The Vishan dancers cavorted like ballerinas in synchrony, a choreograph designed for supple spines and flexible tendons. The couples stayed connected with their partners in symbolic monogamy even when they spun apart in wild pinwheels of motion. In times of chorus they returned again and again with cascades of furious desire, but halted each time just before the moment of embrace, building a tension of sensuality from the lack of bodily contact. The women flayed their arms wide in artful submission with their breasts punched up and faces tilted skyward while the men wagged chins over the bounty with arms locked behind their backs in ritualistic chastity, the erotic symbolism made all the more provocative by the absence of touch, a raw sexuality held in abeyance behind a thin veil of imagination.

Chimes began to sound on the outskirts of the room as another line of dancers began to form with metal bells in hand. They swayed gently in time to the music, following the same rhythm and timbre as the main dancers in the courtyard, but their stylized movements were much simpler, and their melody a repetitive tune. They appeared to be a younger crowd, unattached to partners, their dance less sensual but still restricted by form. Children with baskets began to circle the periphery distributing wristlet bells to the audience, and soon everyone had a trinket to add to the noise. Simara accepted a bell and slipped it over her right hand, following Zen’s example. The bell jingled each time she raised her cup to her lips.

The pace began to accelerate as the musicians continued to hammer the stalactites, and the symphony reached a frenetic pace as the ballerinas pranced to the quickening beat. Simara’s body began to pulse with the rising tempo—she could feel the vibration of the mountain in her teeth, an impossible ecstasy of resonance. “I’m almost ready to explode,” she shouted into Zen’s ear.

He grinned and nodded as he watched the cavorting crowd. “It takes real stamina to get this far,” he said in admiration of the dancers. “We’re getting near the end.” He turned to face Simara and bent toward her. “Everything falls silent at the last gong.” He cut the air with a slanted palm. “No sound, okay? Only Kiva may speak at the pinnacle of Vishan. You’ll see.”

Simara returned to her drink. Everyone was having fun in a pandemonium of movement and gonging chimes. The pastries were cloying with sweet icing and the ale flowed freely. Children laughed and played with tinkling timbrels.

As the performance reached a crescendo of exuberance, the crowd stood to applaud the dancers now sweating with exertion as they stood waving their arms to the ceiling in pulsating reverence. A final harmonic cadence sounded like a crystal thunderclap as the musicians hammered a closing gong note. Everyone froze to listen with expectance. Young and old closed their eyes in unison and bowed their heads in worship as the mountain reverberated and the calcite crystal sang alone.

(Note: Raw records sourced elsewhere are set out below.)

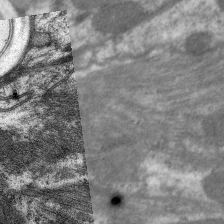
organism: C. elegans
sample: Pharynx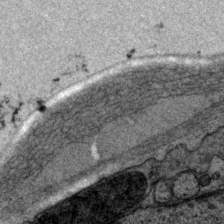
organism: P. pacificus
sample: Pharynx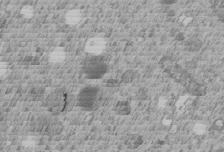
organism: C. elegans
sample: C. elegans embryo early stage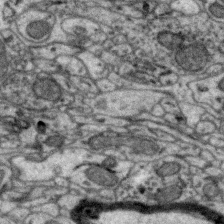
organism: Zebra finch
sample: Brain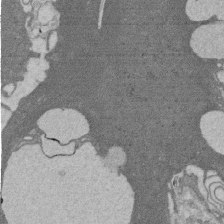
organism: Rat
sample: Salivary granule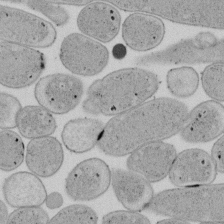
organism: E. coli
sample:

Simara strained to hear the voice of Kiva in the afterglow of majesty as the vibrations echoed down every tunnel and into every heart. The transcendent harmony lingered for many moments, and every smile turned beatific at the sound. As the magic mountain cried out divine, everyone knew without a doubt that spring had begun and the future would be better than the past. The desert god Kiva provided enough for all to share and none to prosper. A hum of holiness settled and drifted to a lingering silence.

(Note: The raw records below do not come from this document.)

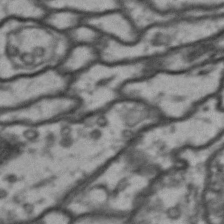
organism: Drosophila
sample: Brain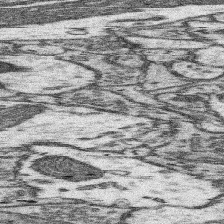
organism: Mouse
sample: Somatosensory cortex neuropil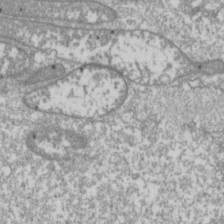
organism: Drosophila
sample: Cell division; meiosis; drosophila spermatocytes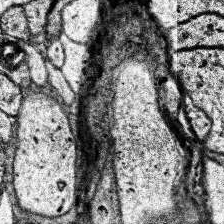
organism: Human
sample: Temporal Lobe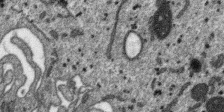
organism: Human
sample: Lung epithelial cells infected with SARS-CoV-2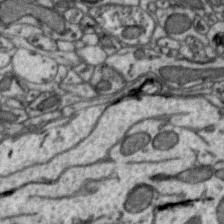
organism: Zebra finch
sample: Brain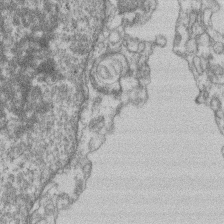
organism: Mouse
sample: T cell stromal cell synapse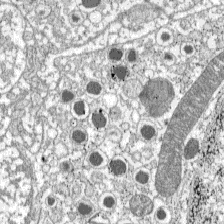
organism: C57BL Mouse
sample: Pancreatic islet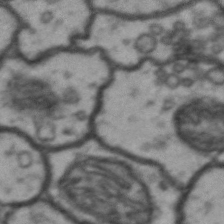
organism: Drosophila
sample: Brain

Applause followed in a rising thunder as the dancers bowed with humility and thanksgiving, and a fresh cornucopia of food emerged from the kitchens along with full trays of mulled ale. Simara gained directions to the lavatory while she still had good wits, and she slid through the bustling crowd like an eel in oil. On her return, she noticed Jula and her two cohorts talking at a table near the back, giggling and tipsy. She approached with sure dignity, emboldened with the first blush of intoxication. “I’m not really a pervert,” she told them point-blank.